After the introduction of HPV vaccination, screening will need to continue, and strategies that incorporated HPV testing are more effective and cost-effective than those with cytology alone. For vaccinated girls, 5-year organised cytology with HPV testing as triage from ages 30 to 65 costs 24,350€ per year of life saved (YLS), assuming life-long vaccine immunity against HPV-16/18 by 3 doses with 90% coverage. Unvaccinated girls would benefit from organised cytology screening with HPV testing as triage; 5-year screening from ages 30 to 65 costs 16,060€/YLS and 4-year screening from ages 30 to 85 costs 38,250€/YLS. Interventions would be cost-effective depending on the cost-effectiveness threshold and the vaccine price.

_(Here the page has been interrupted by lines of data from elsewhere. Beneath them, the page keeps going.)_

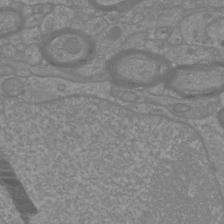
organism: Mouse
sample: Cortical neurons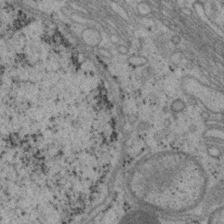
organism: Human
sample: HeLa cells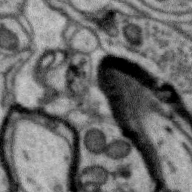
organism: Zebra finch
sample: Brain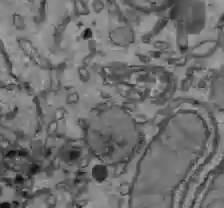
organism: C57BL Mouse
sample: Liver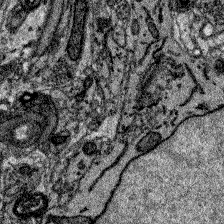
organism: Zebrafish
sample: Larval olfactory bulb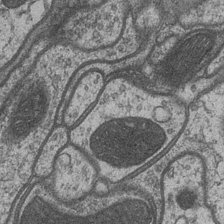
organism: Drosophila
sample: Optic medulla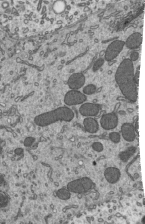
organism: Mouse
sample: Mouse epididymis efferent ductule cilia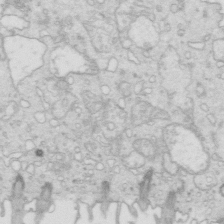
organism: Mouse
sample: Multiciliated cells

In Spain, inequitable coverage and overuse of cytology make screening programmes inefficient. If high vaccination coverage among pre-adolescent girls is achieved, organised cytology screening with HPV triage starting at ages 30 to at least 65 every 4-5 years represents the best balance between costs and benefits.
在西班牙,正在为一个年龄在 11-14 岁的女孩出生队列免费提供针对人乳头瘤病毒(HPV)类型 16 和 18 的预防性疫苗接种。筛查是机会性的(每年/每两年一次),导致了社会和地理差异。
使用基于似然的方法,使用多 HPV 型微模拟模型对来自西班牙的流行病学数据进行校准,以评估将 HPV 疫苗接种添加到宫颈癌筛查中的健康和经济影响。策略包括:(1)仅对 25 岁以上的妇女进行筛查,筛查频率(每 1-5 年一次)和检测(细胞学、HPV DNA 检测)不同;(2)对 11 岁女孩进行 HPV 疫苗接种并结合筛查。结果包括终生癌症风险、预期寿命、终生成本、临床程序数量和增量成本效益比。
在引入 HPV 疫苗接种后,仍需要继续进行筛查,并且包含 HPV 检测的策略比仅使用细胞学检测更有效和更具成本效益。对于接种疫苗的女孩,假设通过 3 剂接种疫苗实现 HPV-16/18 的终身疫苗免疫力,覆盖率为 90%,则每挽救 1 年生命(YLS)的 5 年有组织细胞学检查和 HPV 检测作为 30 岁至 65 岁的分流成本为 24350 欧元。未接种疫苗的女孩将受益于组织细胞学筛查和 HPV 检测作为分流;从 30 岁到 65 岁的 5 年筛查费用为 16060 欧元/YLS,从 30 岁到 85 岁的 4 年筛查费用为 38250 欧元/YLS。干预措施将具有成本效益,具体取决于成本效益阈值和疫苗价格。
在西班牙,覆盖范围不均和细胞学过度使用使筛查计划效率低下。如果在青春期前女孩中实现了高疫苗接种率,那么从 30 岁开始至少到 65 岁每 4-5 年进行一次有组织的细胞学筛查和 HPV 分流代表了成本效益之间的最佳平衡。